Despierto. Me da miedo mirar el teléfono. Ya sé que en el Whatsapp encontraré dos, tres, a veces cuatro mensajes. Algunos de personas que conozco, otros amigos de algún amigo que les pasó el contacto, otros son perfectos desconocidos. Un escalofrío me recorre la nuca. Ya sé lo que viene. La rueda se echó a andar: “Mi abuelo necesita una cama UCI y le han dicho que no la conseguirán, porque hay muchos antes de él en lista de espera”. “Mi madre está saturando 86 y no encontramos oxígeno”. “Mi hijo está hospitalizado y no recibimos información”. Ayuda, por favor, denos una mano. Y uno se queda ahí, mirando el teléfono con impotencia, pero también con la convicción de que toca, otra vez, empezar ese camino que no se puede dejar de transitar.
En el trabajo empiezan las noticias: familiares que duermen en carpas toda la noche, esperando detalles sobre la condición de sus enfermos. Unos hijos golpean, de pura impotencia y desesperación, al doctor que tuvo la mala suerte de anunciarles el fallecimiento de su ser querido. Un muchacho reclama que no le quieren entregar el cadáver de su hermano. Lambayeque, Trujillo, Puno, Iquitos… Directo en directo, no importa el lugar. No importa el poder adquisitivo del enfermo. El sistema ya no responde, el virus avanza con una ferocidad que escarapela. ¿Qué variante mató a tu tío, la brasileña, la inglesa? ¿Acaso importa?
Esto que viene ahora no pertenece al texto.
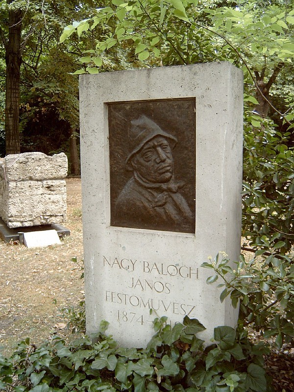 Nagy Balogh János sírja Budapesten. Borsos Miklós (1906–1990) szobrászművész alkotűsa (1961). Kerepesi temető: 34/2-1-11.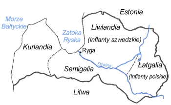 Historyczne krainy Łotwy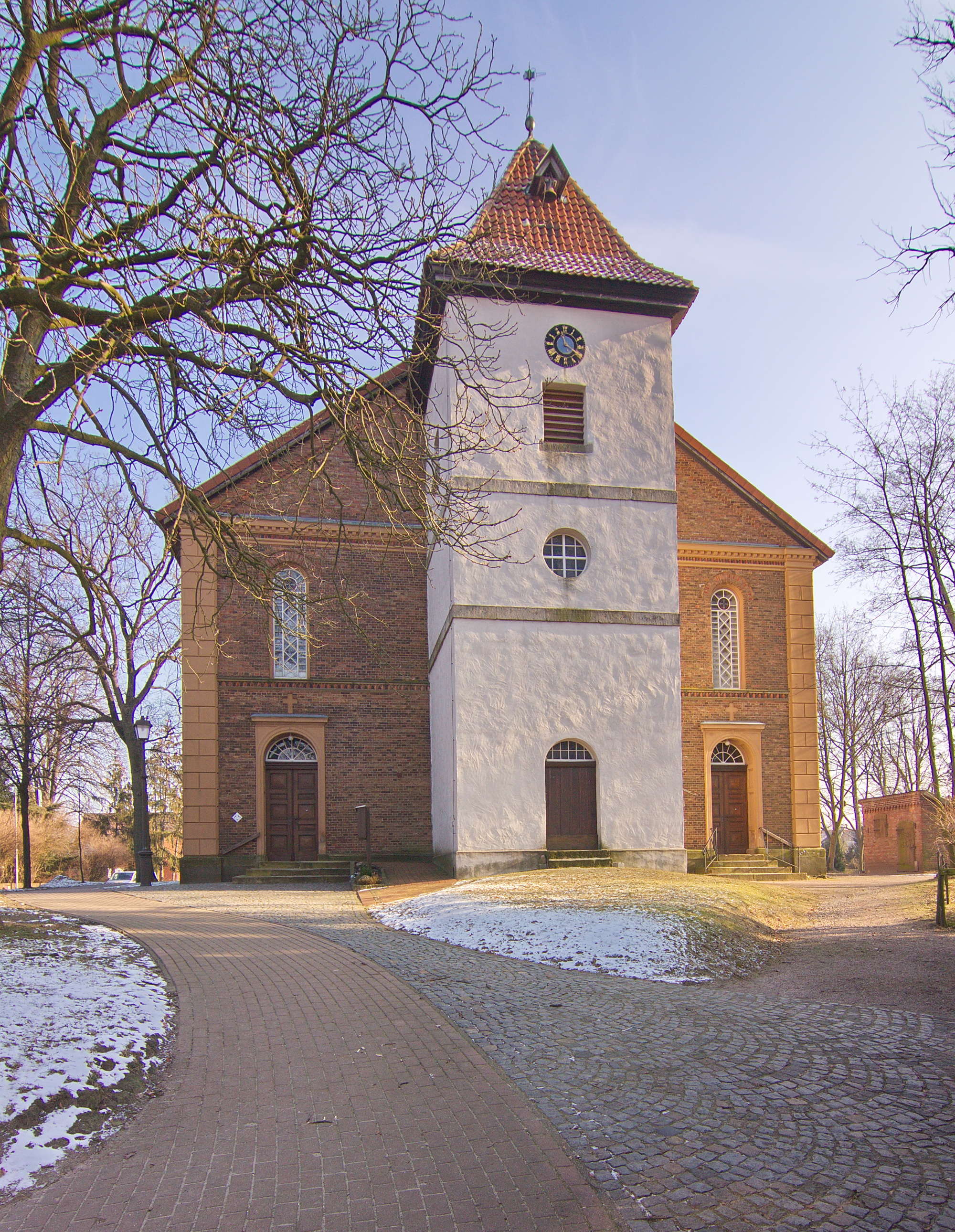 Kirche in Brelingen (Wedemark), Niedersachsen, Deutschland.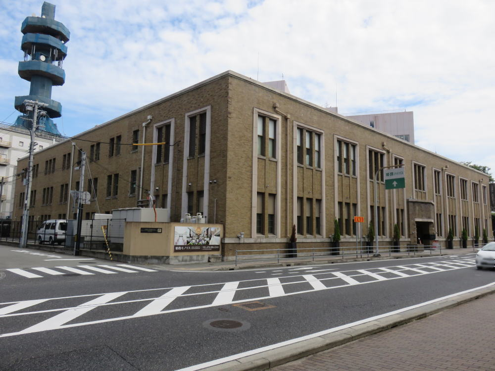 兵庫県姫路市。姫路モノリス（旧：逓信省姫路電信局別館、NTT西日本兵庫支店姫路2号館）。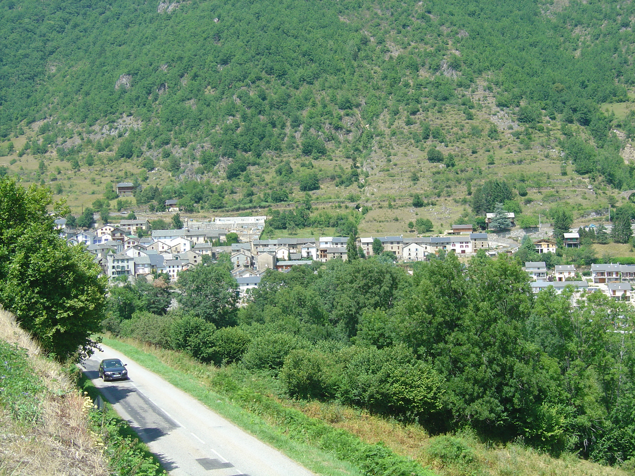 Vue générale de Rouze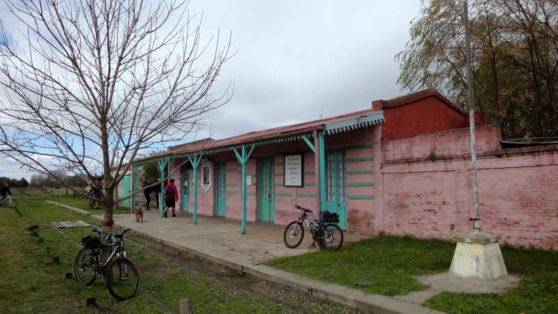 Estación Ruiz del FGCU, ramal Lacroze - Rojas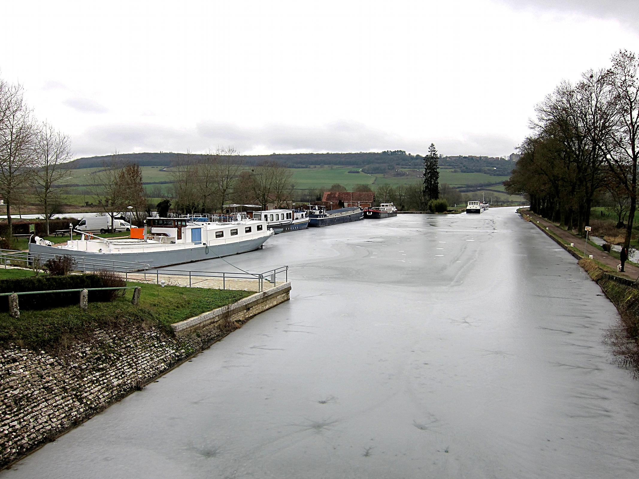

La noticia nunca se detiene.
Desde hace unas semanas, el escenario se ha vuelto inmanejable. Ya no contribuimos a una cadena de ayuda sino de fracaso. “Mi padre se está ahogando, está en la cama X del hospital Y”. Haces la llamada. ¿Cómo ignorar un grito de ayuda? Y ya sabes lo que va a pasar. Le trasladarás la impotencia a alguien más. “Lo veo, no te preocupes”, te contesta un funcionario que ya no duerme, que hace malabares tratando de ubicar una cama UCI que se desocupe. Que queda libre, casi siempre, porque alguien murió.
Sí, la rueda se ha echado a andar de nuevo, pero ya se convirtió en una rueda de muertos. Por cada diez mensajes que recibo, uno llama agradeciendo, porque su madre, hermano, tío, se recuperó. Los otros no lo lograron. No consiguieron la cama, el balón, la cánula. Pedimos disculpas, porque nuestro trabajo es informar, jamás influir en las decisiones de los médicos. Nos embarga, por un momento, una pena de muerte.
Y en medio de tanta pérdida, aparecen los que quieren encargarse del país a partir de julio: “vacunaremos a todos antes de fin de año”, “reformaremos el sistema de salud”, “produciremos vacunas como en la India”, “el Estado manejará el oxígeno” “el cañazo te protege”, “la ivermectina te cura”. Promesas estúpidas, incumplibles, indolentes. Porque aquello que ofrecen requiere de soluciones a muy largo plazo, o depende de un mercado internacional sobre el cual no pueden influir. ¿Por qué no se callan?
Los Whatsapp siguen llegando, las llamadas a la radio saturan nuestras líneas, los diarios y canales de televisión acumulan casos de desesperación, mientras funcionarios se farrean cientos de vacunas arrebatándoselas a unos pobres ancianos que hace más de un año no pisan otro suelo que el del hogar que los protege.
“Hoy descarga en mi pecho el desaliento, plomo desalentado” dice el poeta Miguel Hernández. Y la peste continúa. Los muertos se vuelven números, y van perdiendo rostro. Pero ese que espera en una silla de ruedas, ahogándose en un pasillo, sabe su que vida no es una estadística, sabe que su drama tiene nombre propio, que su lápida llevará estampada su individualidad.
Se acabó el tiempo de escribir. Hora de mirar el Whatsapp. La rueda se echa a andar de nuevo. Tal vez este sí se salve. Cuídense.